──────── Input for this task

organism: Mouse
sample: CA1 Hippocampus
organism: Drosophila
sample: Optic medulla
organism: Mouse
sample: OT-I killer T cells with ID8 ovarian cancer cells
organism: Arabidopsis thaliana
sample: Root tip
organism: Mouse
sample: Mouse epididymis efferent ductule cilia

────────────────
──────── Input for this task

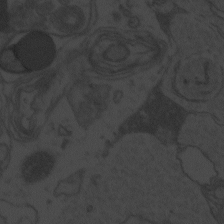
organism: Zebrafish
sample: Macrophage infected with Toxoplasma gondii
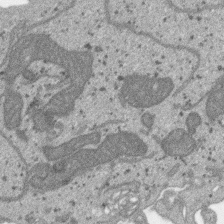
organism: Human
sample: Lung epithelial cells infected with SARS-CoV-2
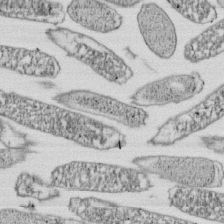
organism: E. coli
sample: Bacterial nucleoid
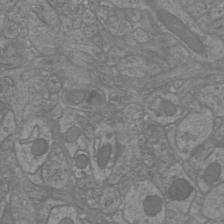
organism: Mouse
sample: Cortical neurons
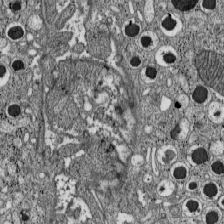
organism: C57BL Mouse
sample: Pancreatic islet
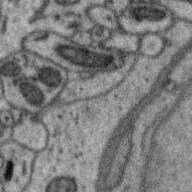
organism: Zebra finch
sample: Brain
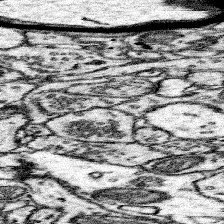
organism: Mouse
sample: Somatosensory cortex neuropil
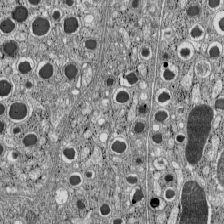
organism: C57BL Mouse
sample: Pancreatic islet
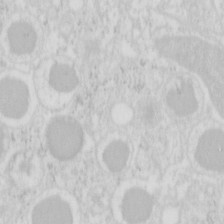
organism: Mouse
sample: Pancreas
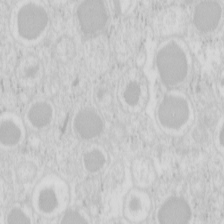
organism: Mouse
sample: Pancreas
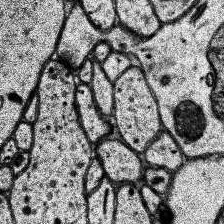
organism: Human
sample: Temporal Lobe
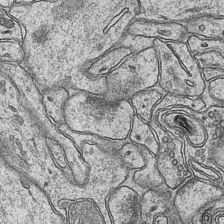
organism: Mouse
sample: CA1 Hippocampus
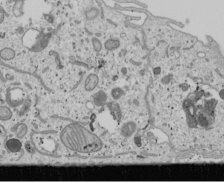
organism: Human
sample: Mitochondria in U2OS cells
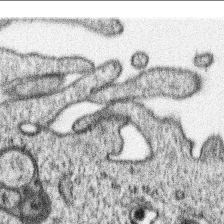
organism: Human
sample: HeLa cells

────────────────

◆ Exercise objective: Look above and copy only the lines from the one holding "sample: Macrophage infected" to the one holding "sample: HeLa cells", both included, exactly, minus the pictures.

◆ Response to the exercise:
sample: Macrophage infected with Toxoplasma gondii
organism: Human
sample: Lung epithelial cells infected with SARS-CoV-2
organism: E. coli
sample: Bacterial nucleoid
organism: Mouse
sample: Cortical neurons
organism: C57BL Mouse
sample: Pancreatic islet
organism: Zebra finch
sample: Brain
organism: Mouse
sample: Somatosensory cortex neuropil
organism: C57BL Mouse
sample: Pancreatic islet
organism: Mouse
sample: Pancreas
organism: Mouse
sample: Pancreas
organism: Human
sample: Temporal Lobe
organism: Mouse
sample: CA1 Hippocampus
organism: Human
sample: Mitochondria in U2OS cells
organism: Human
sample: HeLa cells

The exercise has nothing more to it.